▶ _Task requirements_:
Leave out the pictures. Return every record otherwise untouched.

=======

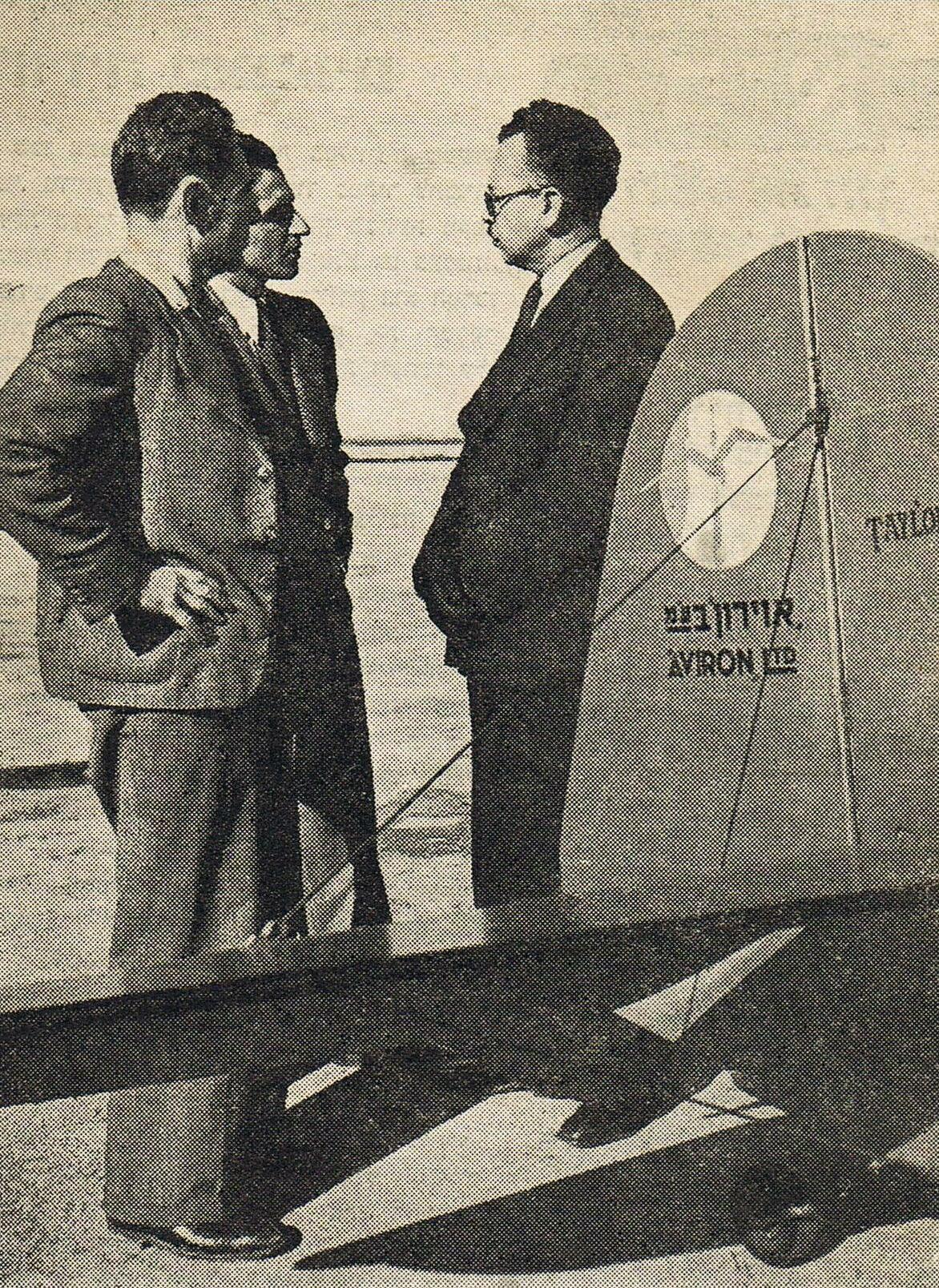 דב הוז ויצחק בן יעקב משוחחים עם הטייס הראשי של חברת "אוירון".
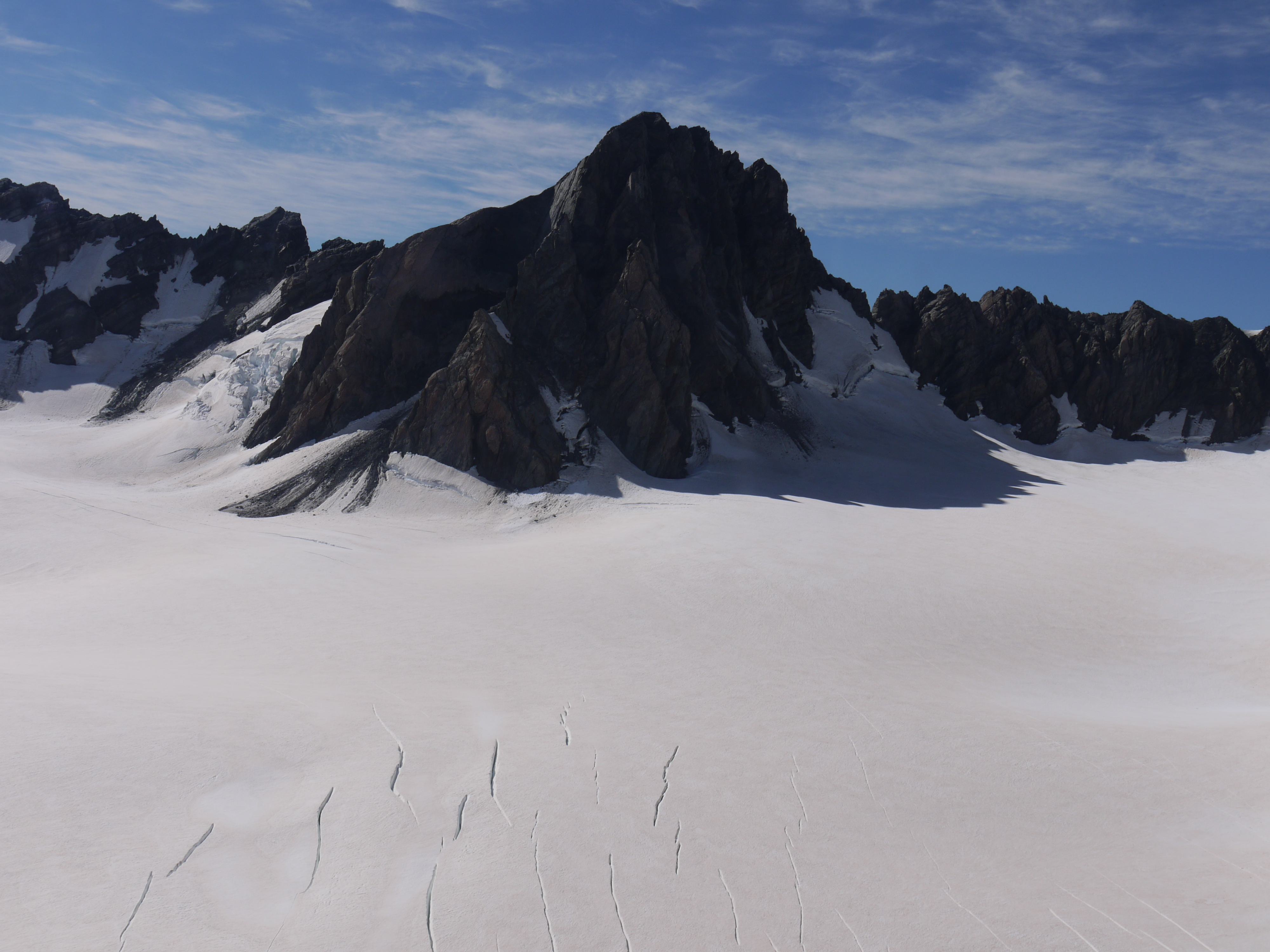 De Franz Josef Glacier, genomen vanuit een helikopter.
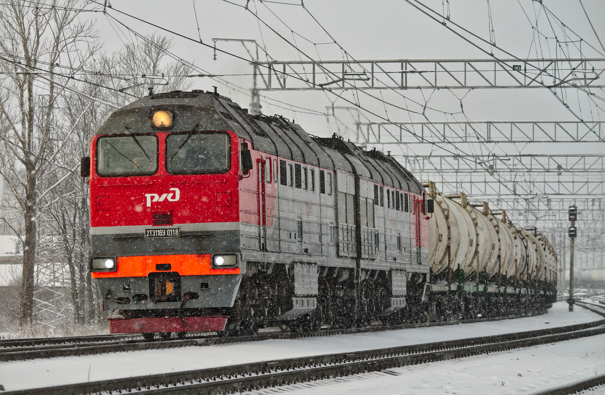 2ТЭ116У-0118, Гатчина-Западный парк. см. фото 575378 в альбоме автора
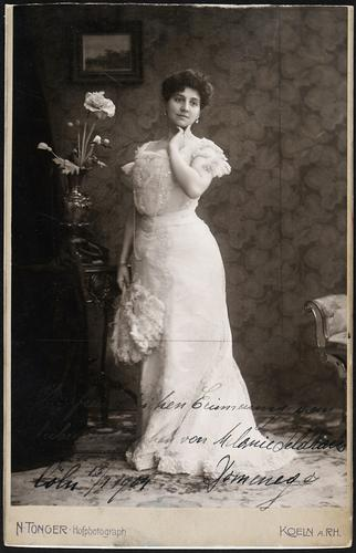 Melanie Domenego, österreichische Theaterschauspielerin
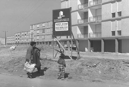 NEW HOUSING PROJECT BUILT BY RASCO, ASHDOD.
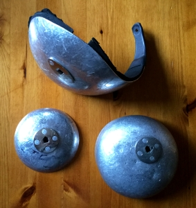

=======

▶ _Exercise output_:
 דב הוז ויצחק בן יעקב משוחחים עם הטייס הראשי של חברת "אוירון".
 De Franz Josef Glacier, genomen vanuit een helikopter.
 2ТЭ116У-0118, Гатчина-Западный парк. см. фото 575378 в альбоме автора
 Melanie Domenego, österreichische Theaterschauspielerin
 NEW HOUSING PROJECT BUILT BY RASCO, ASHDOD.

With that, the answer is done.